In contrast, the average international product prices for Petrol, Diesel and Illuminating Paraffin decreased during the period under review. The price hikes have been attributed to the depreciation of the rand against the US dollar in the period under review.

CEO of Debt Rescue Neil Roets, who frequently highlights the plight of consumers says: “Regardless of the economics behind this hike, it is devastating news for South Africans who were counting on a little financial relief over the festive season to briefly shrug off the economic woes of the past year, and recharge their batteries.  This hope has just been obliterated.  There will inevitably be a corresponding hike in public transport costs, and this means that many working class citizens who have been looking forward to this once-a-year occasion to visit their families, will simply not be able to afford the travelling costs this year.” 

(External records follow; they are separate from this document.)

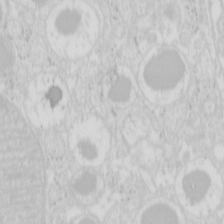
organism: Mouse
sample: Pancreas
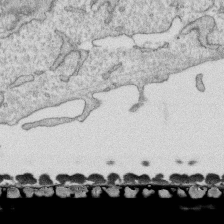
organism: Human
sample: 1205lu cells
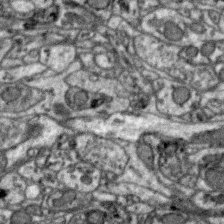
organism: Zebra finch
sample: Brain
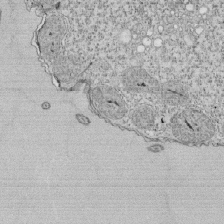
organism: Tetrahymena
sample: Cilia in tetrahymena
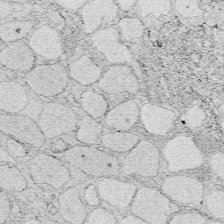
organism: Zebrafish
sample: Whole-Brain
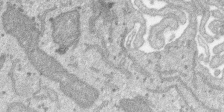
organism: Human
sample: Lung epithelial cells infected with SARS-CoV-2
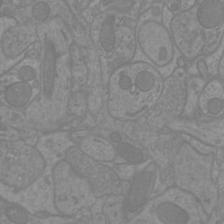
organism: Mouse
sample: Cortical neurons
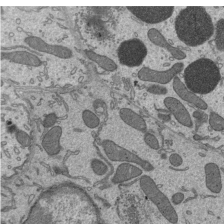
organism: Mouse
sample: Mouse epididymis efferent ductule cilia
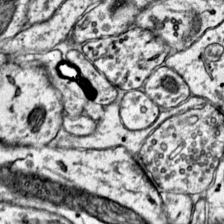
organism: Mouse
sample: Primary visual cortex

The price hikes in petrol and diesel will also unavoidably result in more food price increases, at a time when two thirds of the population can no longer afford three square meals per day. 

The questions remains: Why are our retailers not doing absolutely everything they can to bring down the price of basic foodstuffs, to provide relief to consumers during the country’s cost of living crisis?  This question mark has been escalated by Mervyn Abrahams of Pietermaritzburg Economic Justice & Dignity Group (PMBEJD), creators of the Household Affordability Index, who says that although petrol prices dropped in recent months, we have not seen a corresponding drop in food prices at the retail level.   

“South Africans are paying nearly 14% more for basic food items than they did a year ago, and this is over and above the steep electricity and petrol prices, not to mention the interest rate hikes that have completely decimated people’s budgets,” laments Roets.

“The Financial Action Task Force’s (FTAF’s) threat of a grey listing also looms large in November,” says Roets. “Disinvestment in the country will result in further interest rate hikes and we will see a massive spiral downwards. We could see the country plunging into a deeper recession, with catastrophic consequences for food security, and an ever-deepening food crisis.”

He says that the petrol price hike will lead to South Africans leaning even more heavily on their credit and store cards to be able to celebrate the festive season in some kind of way – and for many this will simply mean putting enough food on the table – starting out the New Year in even more debt.

“My advice to those who fall into this trap is to seek help from a registered debt counsellor who can assist them to manage their financial predicament. This has been a very successful solution for thousands of consumers who are plagued by over-indebtedness,” concludes Roets.